# Bible sayings-- Biblical or Not?



## GunnSmokeer (Sep 3, 2015)

My bible study group has given us all homework of collecting some popular slogans, sayings, axioms, maxims, adages, etc. that are OFTEN ATTRIBUTED TO THE BIBLE (Old or New Testament).

We should then do some research to see if they are really quotes from scripture, rough paraphrases of scripture, or simply not from the bible at all (they could be consistent with biblical principles without being either a quote or close paraphrase of some chapter and verse of the bible.)

Can y'all help with this?

I've made some notes on the following ones, but I'd like to collect and analyze a few more:

"Waste not, want not."
"[if you] spare the rod, [then you will] spoil the child."
"God helps those who help themselves."

What others can you think of?


----------



## gordon 2 (Sep 3, 2015)

GunnSmokeer said:


> My bible study group has given us all homework of collecting some popular slogans, sayings, axioms, maxims, adages, etc. that are OFTEN ATTRIBUTED TO THE BIBLE (Old or New Testament).
> 
> We should then do some research to see if they are really quotes from scripture, rough paraphrases of scripture, or simply not from the bible at all (they could be consistent with biblical principles without being either a quote or close paraphrase of some chapter and verse of the bible.)
> 
> ...




Wisdom? It is fear of the lord.
Understanding?---avoidance of evil.

These are not  sayings, perhaps unfortunately. But imagine if they were?

Saying in use:

 That's  older than Job. Or, that's older than Herod. How old are they?


----------



## Artfuldodger (Sep 3, 2015)

The lion shall lay down with the lamb.- Not biblical


----------



## NE GA Pappy (Sep 3, 2015)

Cleanliness is next to Godliness


----------



## NE GA Pappy (Sep 3, 2015)

Money is the root of all evil


----------



## NE GA Pappy (Sep 3, 2015)

God will not give you more that you can handle.

This too shall pass.

Eve gave Adam the apple to eat.

God works in mysterious ways.

Hate the sin, love the sinner.


----------



## GunnSmokeer (Sep 3, 2015)

Artfuldodger said:


> The lion shall lay down with the lamb.- Not biblical



OH, I have to disagree with you there.  It's a very close summary of what the Bible says will happen in Isaiah 11:6 and 65:25.  What it actually says is that wolves and lambs will live together and feed together.
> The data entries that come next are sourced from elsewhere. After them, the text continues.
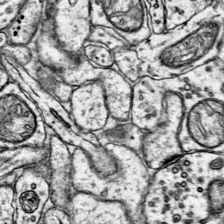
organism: Mouse
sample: Primary visual cortex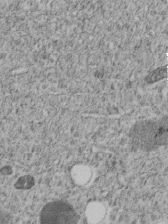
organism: C. elegans
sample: C. elegans embryo early stage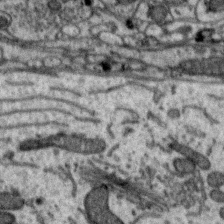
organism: Zebra finch
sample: Brain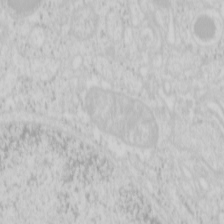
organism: Mouse
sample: Pancreas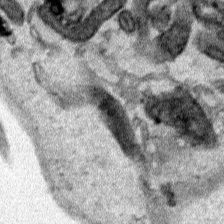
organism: Human
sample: Mitochondria in HCT116 cells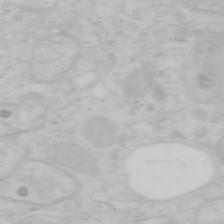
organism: Mouse
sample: OT-I killer T cells with ID8 ovarian cancer cells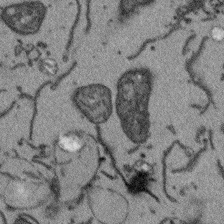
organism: Arabidopsis thaliana
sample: Root tip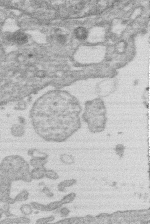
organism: Human
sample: Macrophage cells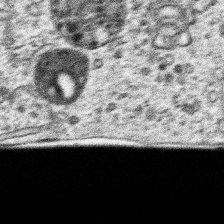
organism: Human
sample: HeLa cells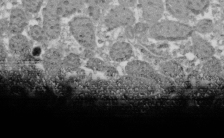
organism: Xenopus
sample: Cilia; centrioles in frog embryo cells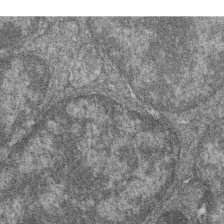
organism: Zebrafish
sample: Cilia; retinal pigment epithelium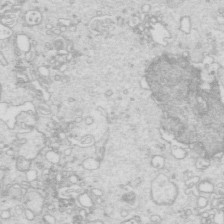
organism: Mouse
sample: Multiciliated cells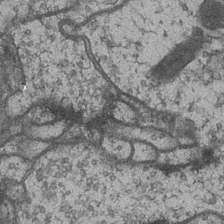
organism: Drosophila
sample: Optic medulla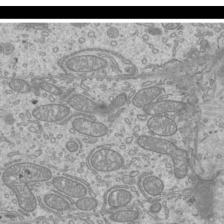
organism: Mouse
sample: Cilia; mouse epididymis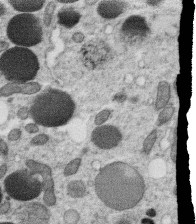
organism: C. elegans
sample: C. elegans oocyte; sperm cells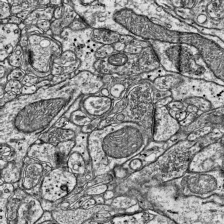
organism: Mouse
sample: Visual Cortex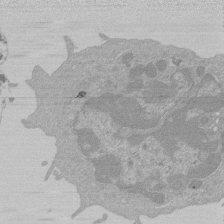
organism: Mouse
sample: Activated Pmel transgenic CD8+ T Cells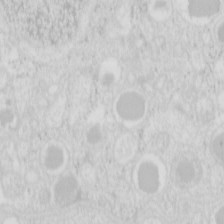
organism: Mouse
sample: Pancreas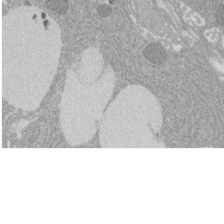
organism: Rat
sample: Salivary granule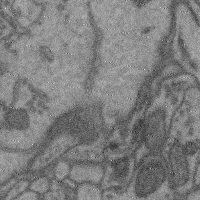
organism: Mouse
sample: Cerebral cortex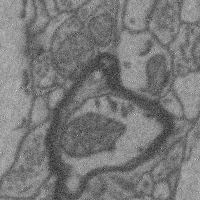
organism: Mouse
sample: Cerebral cortex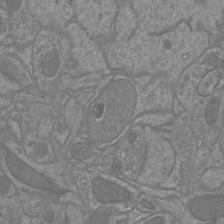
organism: Mouse
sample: Cortical neurons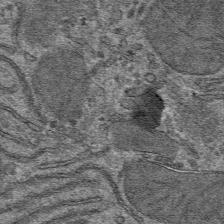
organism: Mouse
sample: Mouse hepatocytes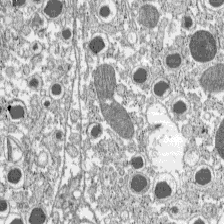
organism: C57BL Mouse
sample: Pancreatic islet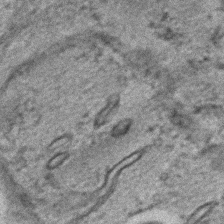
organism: C. elegans
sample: C. elegans embryo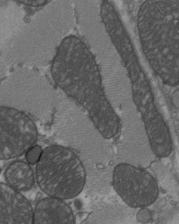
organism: C57BL Mouse
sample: Heart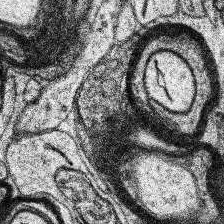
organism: Human
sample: Temporal Lobe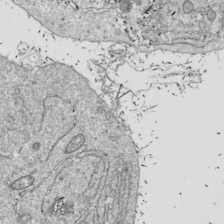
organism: Drosophila
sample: Cell division; meiosis; drosophila spermatocytes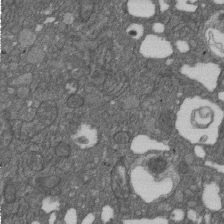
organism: Drosophila
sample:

Leopards will lie down with goats. Calves and lions and yearlings will be together. The lion will eat straw, like an ox would.
The serpent will eat only dust.
None of them will harm the others.

Saying "the lion shall lie down with the lamb" is a very close paraphrase that is totally accurate for the idea being conveyed. It's biblical. Just not a verbatim quote.


----------



## Artfuldodger (Sep 3, 2015)

GunnSmokeer said:


> OH, I have to disagree with you there.  It's a very close summary of what the Bible says will happen in Isaiah 11:6 and 65:25.  What it actually says is that wolves and lambs will live together and feed together. Leopards will lie down with goats. Calves and lions and yearlings will be together. The lion will eat straw, like an ox would.
> The serpent will eat only dust.
> None of them will harm the others.
> 
> Saying "the lion shall lie down with the lamb" is a very close paraphrase that is totally accurate for the idea being conveyed. It's biblical. Just not a verbatim quote.



Somewhat related;

Jeremiah 5:6
Therefore a lion from the forest will attack them, a wolf from the desert will ravage them, a leopard will lie in wait near their towns to tear to pieces any who venture out, for their rebellion is great and their backslidings many.

Micah 5:8
The remnant left in Israel will take their place among the nations. They will be like a lion among the animals of the forest, like a strong young lion among flocks of sheep and goats, pouncing and tearing as they go with no rescuer in sight.


----------



## welderguy (Sep 4, 2015)

"he11 hath no fury like a woman scorned." not in the bible


----------



## hobbs27 (Sep 4, 2015)

There were 3 wise men. No number is given.


----------



## GunnSmokeer (Sep 8, 2015)

Thanks, y'all.  Final list:

"cleanliness is next to Godliness"
"spare the rod and spoil the child"
"waste not, want not"
"a leopard cannot change its spots"
"God helps those who help themselves"
"out of the mouths of babes"
"Straight and narrow way" (should be "strait", meaning narrow or constricted)
"the lion shall lie down with the lamb"


----------



## White Horse (Sep 9, 2015)

welderguy said:


> "he11 hath no fury like a woman scorned." not in the bible


 
That one is Shakespeare.


----------



## Will Galen (Dec 13, 2015)

The handwriting is on the wall.

See Daniel Chapter 5.


----------



## 1gr8bldr (Dec 13, 2015)

The patience of Job... I don't think that one is in there.... and it is not patience at all, more like perseverance.


----------



## Artfuldodger (Dec 13, 2015)

hobbs27 said:


> There were 3 wise men. No number is given.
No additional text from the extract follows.